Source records
+ + + + +

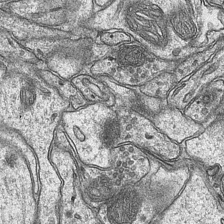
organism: Mouse
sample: CA1 Hippocampus
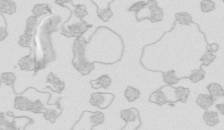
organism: Mouse
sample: Multiciliated cells
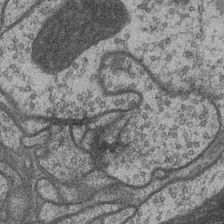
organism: Drosophila
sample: Optic medulla
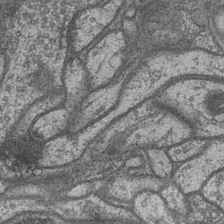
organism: Drosophila
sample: Optic medulla
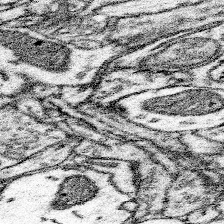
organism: Mouse
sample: Somatosensory cortex neuropil
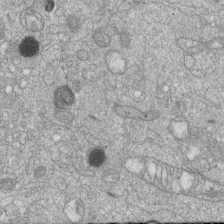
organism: Human
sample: HeLa cell HIV synapse
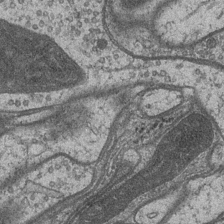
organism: Drosophila
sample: Optic medulla
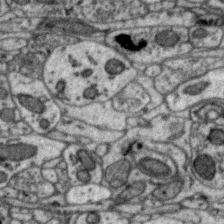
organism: Zebra finch
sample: Brain
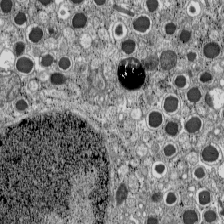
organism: C57BL Mouse
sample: Pancreatic islet
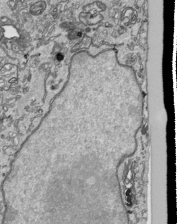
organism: Human
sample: Mitochondria in HCT116 cells
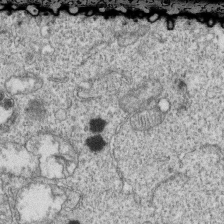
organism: Human
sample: HeLa cell HIV synapse
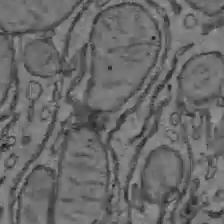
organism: C57BL Mouse
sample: Liver
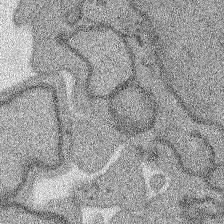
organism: Human
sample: HeLa cells
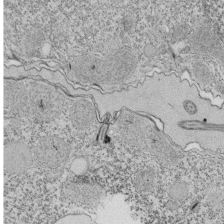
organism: Tetrahymena
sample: Cilia in tetrahymena
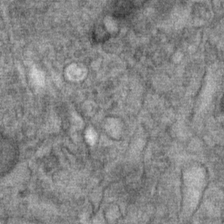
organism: Mouse
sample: Mouse Salivary gland
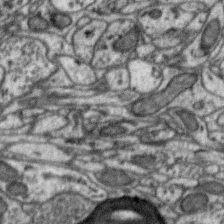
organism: Zebra finch
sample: Brain
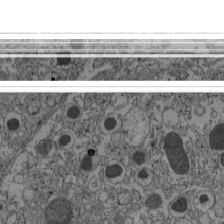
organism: C57BL Mouse
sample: Pancreatic islet
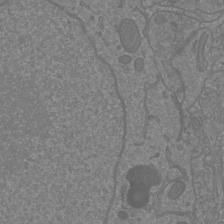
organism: Mouse
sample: Cortical neurons
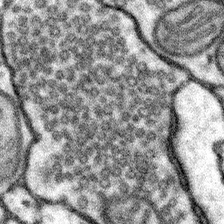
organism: Mouse
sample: Somatosensory cortex neuropil
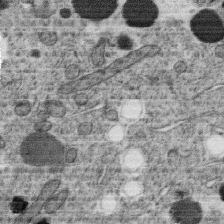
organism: C. elegans
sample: C. elegans oocyte; sperm cells
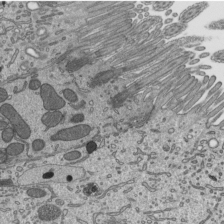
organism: Mouse
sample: Mouse epididymis efferent ductule cilia
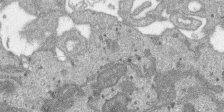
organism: Human
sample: Lung epithelial cells infected with SARS-CoV-2
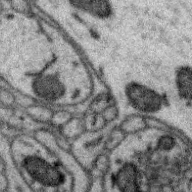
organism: Zebra finch
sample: Brain
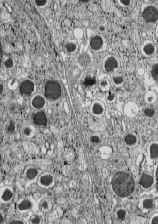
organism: C57BL Mouse
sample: Pancreatic islet
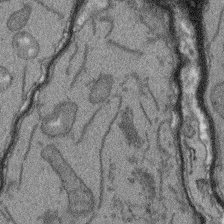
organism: Arabidopsis thaliana
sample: Root tip
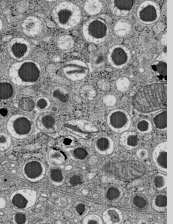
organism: C57BL Mouse
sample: Pancreatic islet
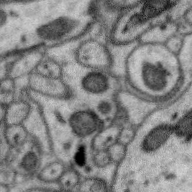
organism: Zebra finch
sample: Brain
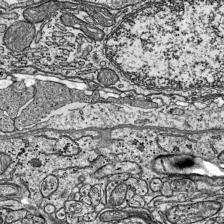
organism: Mouse
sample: Visual Cortex
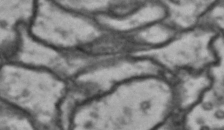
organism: Drosophila
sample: Brain
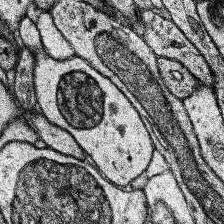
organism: Human
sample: Temporal Lobe
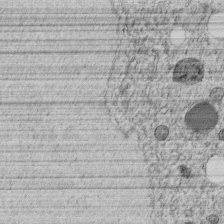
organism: C. elegans
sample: C. elegans embryo early stage
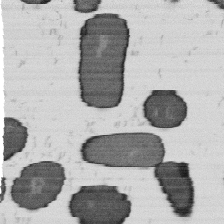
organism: B. subtilis
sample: Bacterial spore
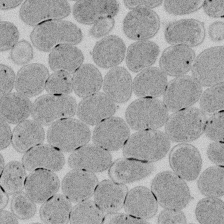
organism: E. coli
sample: Bacterial nucleoid
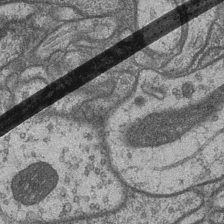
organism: Drosophila
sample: Optic medulla
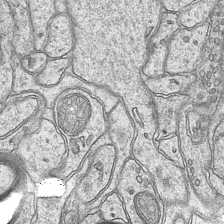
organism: Mouse
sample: CA1 Hippocampus
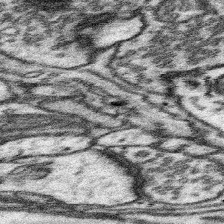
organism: Mouse
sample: Somatosensory cortex neuropil
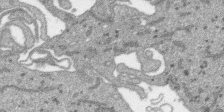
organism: Human
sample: Lung epithelial cells infected with SARS-CoV-2
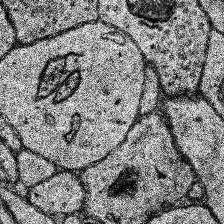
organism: Human
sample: Temporal Lobe
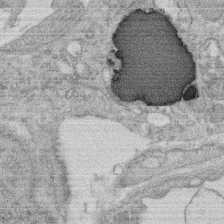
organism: Rat
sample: Salivary granule
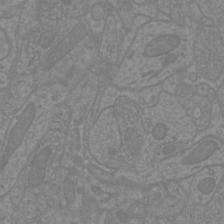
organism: Mouse
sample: Cortical neurons
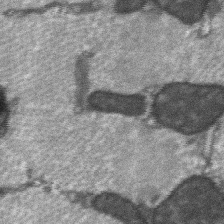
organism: C57BL Mouse
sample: Soleus
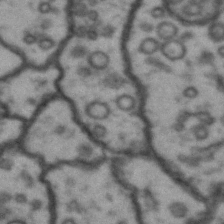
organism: Drosophila
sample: Brain
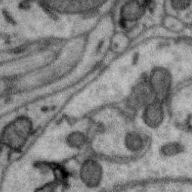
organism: Zebra finch
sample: Brain
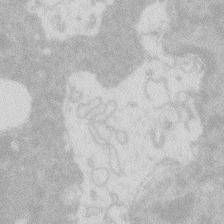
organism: Zebrafish
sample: Macrophage
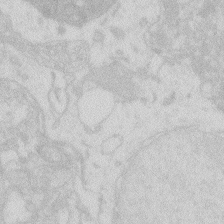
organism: Zebrafish
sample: Macrophage
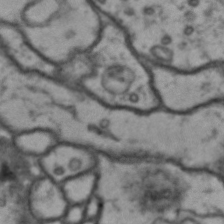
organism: Drosophila
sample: Brain
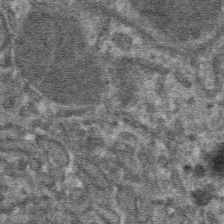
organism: Mouse
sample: Mouse hepatocytes
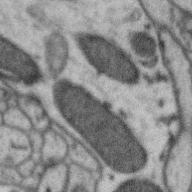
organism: Zebra finch
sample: Brain
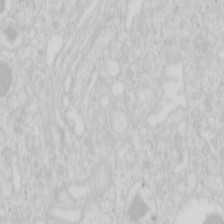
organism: Mouse
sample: Pancreas
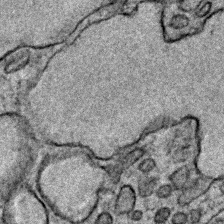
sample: Trachea
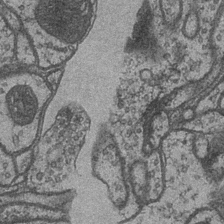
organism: Drosophila
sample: Optic medulla
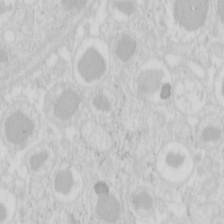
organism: Mouse
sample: Pancreas
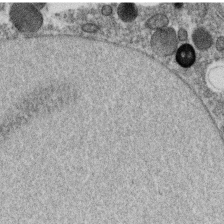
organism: C. elegans
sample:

+ + + + +

To do:
Copy only these lines from the records above, exactly: the one with "organism: Tetrahymena", the one with "sample: C. elegans embryo early stage", and those between. Skip the pictures.

Completed exercise:
organism: Tetrahymena
sample: Cilia in tetrahymena
organism: Mouse
sample: Mouse Salivary gland
organism: Zebra finch
sample: Brain
organism: C57BL Mouse
sample: Pancreatic islet
organism: Mouse
sample: Cortical neurons
organism: Mouse
sample: Somatosensory cortex neuropil
organism: C. elegans
sample: C. elegans oocyte; sperm cells
organism: Mouse
sample: Mouse epididymis efferent ductule cilia
organism: Human
sample: Lung epithelial cells infected with SARS-CoV-2
organism: Zebra finch
sample: Brain
organism: C57BL Mouse
sample: Pancreatic islet
organism: Arabidopsis thaliana
sample: Root tip
organism: C57BL Mouse
sample: Pancreatic islet
organism: Zebra finch
sample: Brain
organism: Mouse
sample: Visual Cortex
organism: Drosophila
sample: Brain
organism: Human
sample: Temporal Lobe
organism: C. elegans
sample: C. elegans embryo early stage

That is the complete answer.